Courage for digitalization
Such solutions must first be developed individually by the respective manufacturers. This requires a clear entrepreneurial decision and the courage to invest money in such a not insignificant investment. "But it's worth it, because it allows you to exploit completely new potential in terms of digitalization throughout the entire company that was previously untapped," Danny Claus is convinced.
Tesla shows how this can be done: Tesla owners can book AI-based functions such as the "Enhanced Autopilot" via an app virtually while the car is running. This allows the company offering the service to tap into additional value creation potential without having to invest heavily once it has been developed. And it gives them a very precise view of what the customer wants.
This example can be transferred to many other application scenarios. In essence, it is always about booking certain services "on demand" based on networking and AI and only paying for their use, says Danny Claus. "Even now, many products are no longer purchased; consumers use and pay for them when they need them. This trend is currently growing very quickly, and AI is indispensable for this."

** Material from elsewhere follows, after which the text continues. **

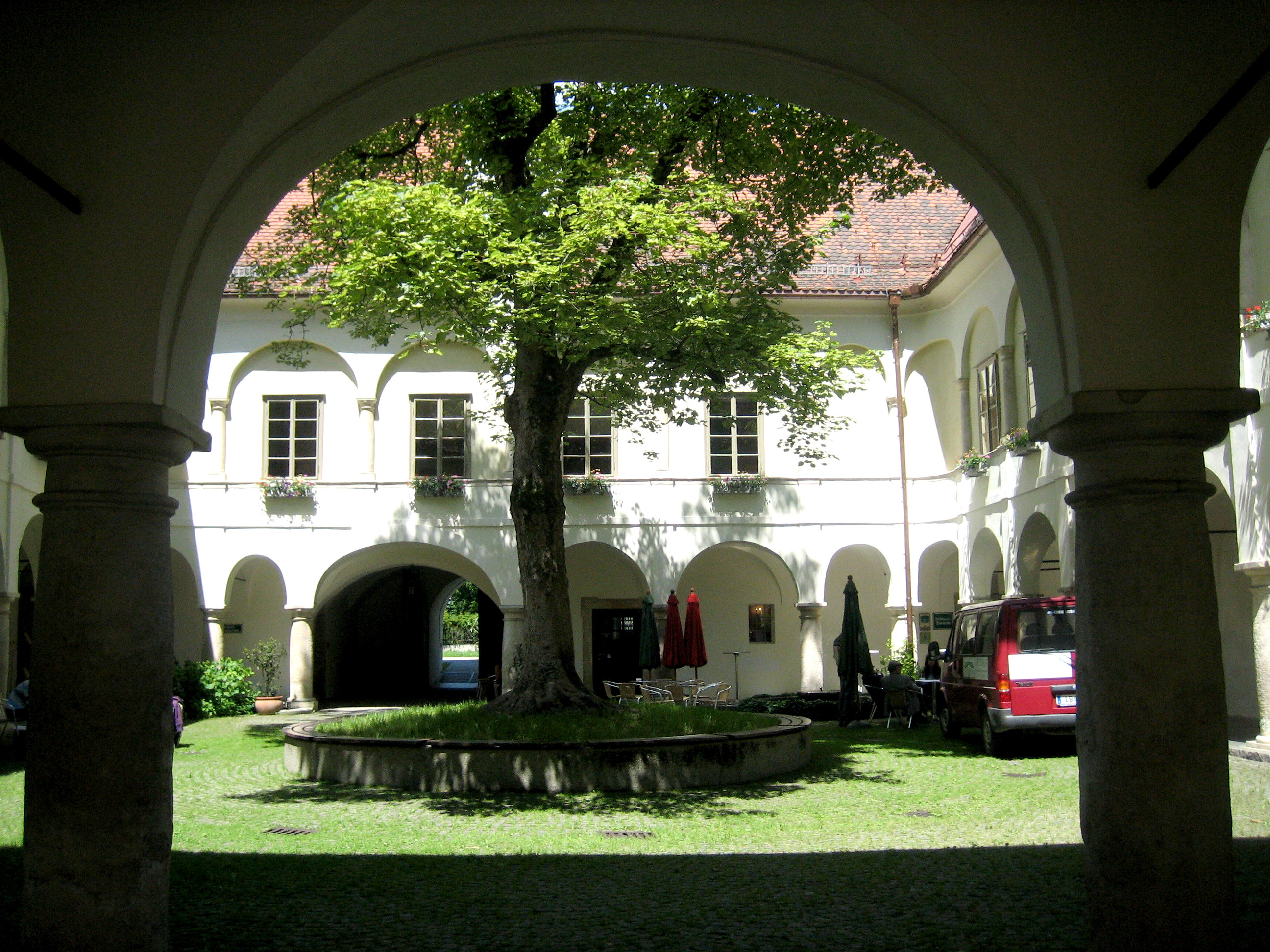 Gartenhaus des Schlosses Retzhof

It is clear that digitalization, which runs through the entire value chain in the company, opens up completely new business and payment models. Networking is almost always the prerequisite for this.
Using cloud technologies
The requirements for AI applications differ significantly from those of traditional software in one respect in particular: the training of AI models can be very resource-intensive, as - see above - they are generally based on large amounts of data with which computationally intensive operations are performed. Consequently, these applications must be highly scalable. In addition, there are requirements such as functions for versioning and monitoring data and AI models as well as collaborative work between data science teams.
Cloud-based solutions such as Microsoft Azure or Amazon Web Services (AWS) already provide extensive, partly ready-made services and solutions for this. They can also be combined with other IoT technologies such as ThingWorx, which greatly simplifies integration into use cases as described above.

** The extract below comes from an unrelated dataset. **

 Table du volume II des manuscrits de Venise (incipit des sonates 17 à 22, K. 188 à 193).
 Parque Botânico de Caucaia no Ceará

Most large German corporations have now outsourced many of their IT applications to the cloud or are on their way there. In doing so, they have managed to master the very high data protection challenges, particularly in the EU.

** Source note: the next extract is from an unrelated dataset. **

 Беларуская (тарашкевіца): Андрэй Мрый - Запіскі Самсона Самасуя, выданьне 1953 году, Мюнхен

However, there are still reservations in many medium-sized companies in particular, where numerous traditional hidden champions are based. And, of course, there is also simply a lack of experience or experts who have mastered these technologies.
Danny Claus is convinced: "It is high time that SMEs in Germany close this gap. In my view, this is an almost historic opportunity to position themselves as pioneers in the field of digitalization and artificial intelligence in combination with traditional industrial applications
Conclusion
AI is a key technology for maintaining the international competitiveness of "Made in Germany" in the future. However, it is not enough to focus solely on AI itself. Instead, many German companies must first create the necessary conditions: they should network their products as quickly as possible and establish end-to-end digitalization that includes the entire value chain in the company. They should also accelerate the expansion of their technological expertise in the cloud sector. Only then can the full potential of artificial intelligence be fully exploited.
One example of how this works is provided by Celonis. The company specializes in process mining, i.e. the systematic analysis and evaluation of business processes. It is obvious that AI helps to analyze and evaluate processes quickly and, above all, accurately. This is precisely why Celonis uses artificial intelligence.
Another example of the productive use of AI can be found at the Munich-based company Konux. With a relatively simple use case - identifying faults in railroad switches - Konux has managed to build a successful business model using AI, IoT and cloud technologies. A model that is backed by over 130 million euros in venture capital. This makes it currently the most highly funded AI start-up in Germany.